Understanding the gene-regulatory mechanisms and enhancers behind one of those master control genes in fruit flies is the subject of a new study Werner co-authored in the Proceedings of the National Academy of Sciences this week. This gene is essential for both fruit fly and human embryos. In fruit flies, this gene also makes black wing spots. In humans, this gene is a proto-oncogene that causes cancer when it is misregulated.
Cancer, Genetics and Undergraduates
Since fruit flies and humans share so many of their genes, these small insects make a useful model for better understanding cancer-causing genes.
"It is a very time-consuming survey to find the enhancers of a gene," Werner says, adding that while it pays off to learn more about the nitty-gritty of gene-regulatory elements and their link to cancer, it is highly challenging and very tedious work.
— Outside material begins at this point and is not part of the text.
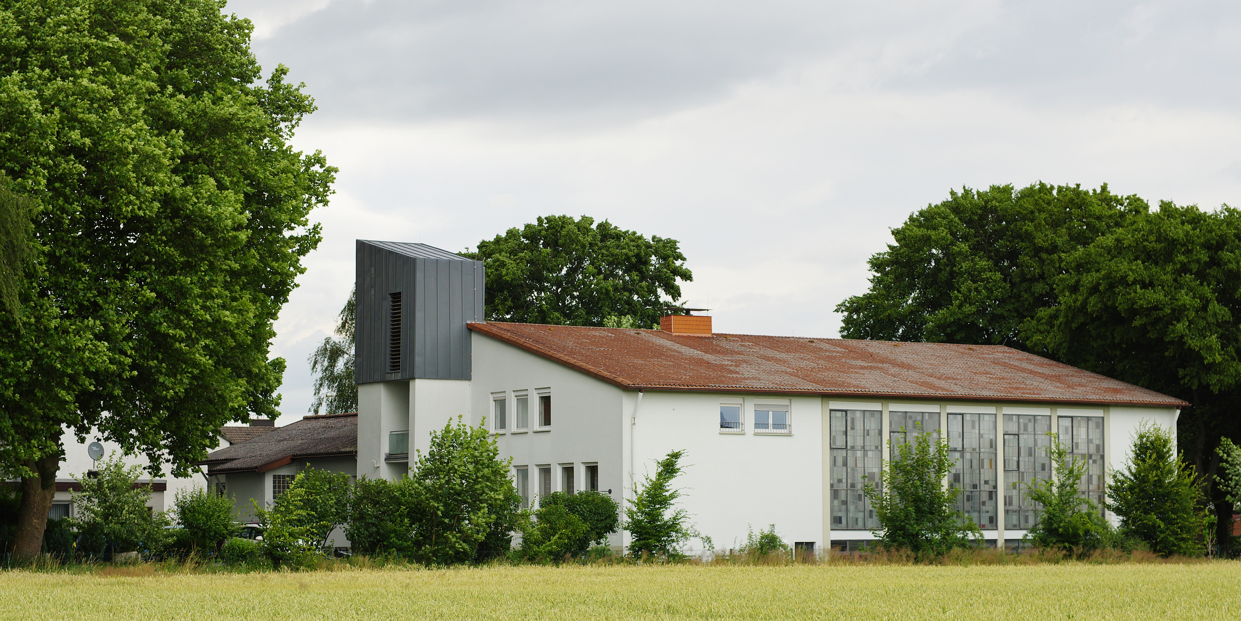 Das Bethaus der liberalen Jüdischen Gemeinde «haKochaw» für den Kreis Unna e.V. ist seit 2012 vollwertige Synagoge. Ehemals ein evangelisches Gemeindezentrum (Bodelschwinghhaus).

Another challenge is recruiting, inspiring, and educating undergraduates in genetic research. Werner won the Michigan Tech Teaching Award in 2013 but says he wants effective teaching to extend beyond the Michigan Tech campus. This led him to publish a third paper in Nature Education, which distills his proto-oncogene research into a more undergraduate-friendly article.
For Werner, effectively teaching genetics, unraveling enhancer genes, and connecting the dots between poisonous mushrooms, pesticides, proto-oncogenes and fruit flies all follow the process: "To create biological complexity, all it takes is to add simple pieces to a bigger picture."